随分大きくなってもなお、父を猛烈に恐れていた私達姉妹が、一度だけ激しく父を怒鳴りつけたことがある。
季節は記憶にないが、特に暑かったとも寒かったとも思わなかったようなので、今頃だったのかも知れない。
私も妹ももう働いていて、家族皆の帰りが遅くなるのが当たり前の頃だったのは覚えている。

我が家には一匹の駄犬がいた。母が拾ってきたソイツはジロといい、間抜けで食いしん坊で、お茶目な上にかなりの甘えん坊で、一家の癒しの存在になっていた。
我が家には猫の額ほどの庭があったが、そこで粗相をしないよう、父が厳しく躾けたため、ジロは散歩でしか用を足すことが出来なかった。だから夕方になると尿意を催して、クンクン鳴いて散歩を催促したものだった。
平日は母が、休日は私か妹が連れて行くことになっていた。

その日、友人達と旅行にでも行っていたのか、母は不在だった。
私は仕事で帰宅が遅めになってしまった。妹は私よりも遠い職場に勤めていたから、きっとまだ帰っていないだろう。
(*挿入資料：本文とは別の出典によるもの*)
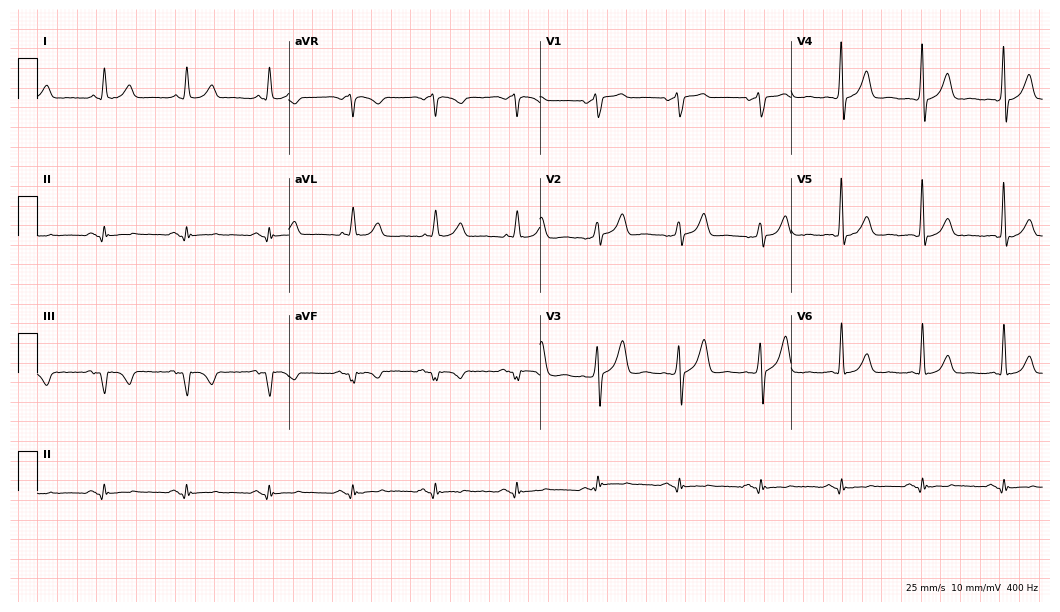
ECG — a 57-year-old male. Labelled as a normal ECG.
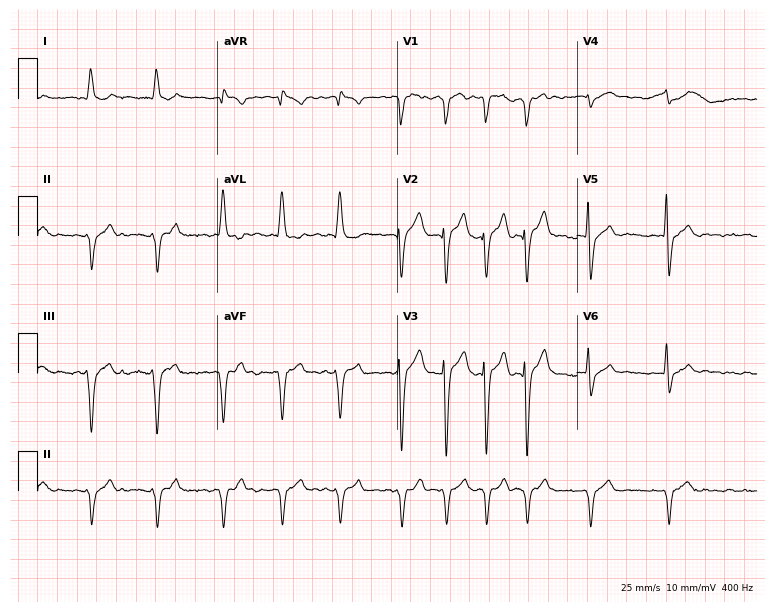
Standard 12-lead ECG recorded from a man, 76 years old. The tracing shows atrial fibrillation (AF).

早く帰ってやらないと犬が可哀想だ、と思い、帰宅した私はバイクを車庫に入れると大急ぎで庭の犬小屋に向かった。
「ジロ!お待たせ!」
ところが跳びついてくる筈の犬がいない。鎖が離されている。
さては妹が先に帰ってきてもう行ってくれたのかな、なら良いんだけど、と思ったが、そういえば妹のバイクはまだ車庫になかったことを思い出した。

まさか父が連れて行ってくれたのだろうか?
父はジロのことを『アホ犬やから連れて歩くの恥ずかしい』と冗談半分、本気半分のように言って、滅多に散歩に行くことはなかった。
それにこの日、父は課の飲み会だった筈だ。いつもべろんべろんに酔う父が、散歩に行けるわけがない。
訝りながら家に入ると、居間で父が大の字になってガアガアいびきをかいていた。
「お父さん?ただいま!ジロは?」
揺り起こして訊くと、父は酒でどろんとした目を私に向けてニヤッと笑い、
「あんなアホ犬、要らん。捨ててきたった」
と言ってまた寝てしまった。
散歩には連れて出たが、連れて帰るのが面倒になって放置してきたらしかった。
私は青くなった。ジロはどこにいるのだろう。自分で帰ってくるような『名犬』では絶対にない。迷子になるのは目に見えている。
どうしよう。

そこに妹が息せき切って、帰ってきた。私と同じようにガレージから庭に直接行って、ジロが居ないのを確認したようだった。
「あれっ?ジロ、姉ちゃん連れて行ってくれたんとちゃうの?」
妹は私から一部始終を聞くと、父のだらしない寝姿を見て、大きな声で一喝した。
「おい、オッサン!どこにジロほってきてんな!答えろや!」
私も我に返って、一緒に叫んだ。
「車に轢かれてたらどうすんのよ!どこらへんでほってきたん?死んだらお父さんの所為やからね!」
娘二人に罵倒されてビックリして目をぱちくりさせている父をそのままにして、私と妹はいつも散歩に行く田圃にジロを探しに出かけた。
辺りは勿論真っ暗だった。

「ジロー!」
「おおい、帰っておいでー!」
良い歳をした大人の女二人が声を限りに叫んでいると、川の向こうにボンヤリと白いものがひょっこりと姿を現した。やがてそれは凄いスピードで一目散に駆け寄って来て、私と妹のところにダイブした。
ジロだった。盛んに尻尾を振っている。散歩紐をつけたままだ。
「よかったあ!」
「ごめんな、ほったらかして」
かわるがわる抱きしめる私達を、ジロはベロベロと熱烈に?歓迎してくれた。

帰宅した後も私達は父とは口をきかず、プンとしていた。
少し経って母から家に電話があり、丁度父が出た。家の様子を訊かれたらしい。
「お母さん、ウチの娘は二人共ひどいで。ワシをボロクソに怒鳴りつけよったで」
ろれつの回らない口調で、父が一生懸命訴えているのが聞えた。
母は最初、何のことかと思ったそうだ。
私と妹はそんな父を尻目に、
「当然やんな」
と言って笑って自室に引き取った。
父から聞いて事の顛末を知った母は、電話口の向こうで大笑いしていたらしい。

この時の話をすると、未だに母は
「あの時は面白かったわあ。あんたらの罵声、聞きたかったわ」
と愉快そうな顔をして笑う。
父は照れ臭いのか、醜態をさらしたのが恥ずかしいのか、その後この件に関して一切何も言わなかった。
私達姉妹のことも、ジロみたいに『もう知らん!』と放置して育ててくれればよかったのになあ、と思うがまあ、もう済んだことだ。父も後悔しているんだろう。
ジロが天国に旅立って、もう四半世紀近く経つ。
ウチの家族にあの子が居てくれて良かった。
今でもあのお間抜けな愛くるしい顔を、懐かしく思い出すことがある。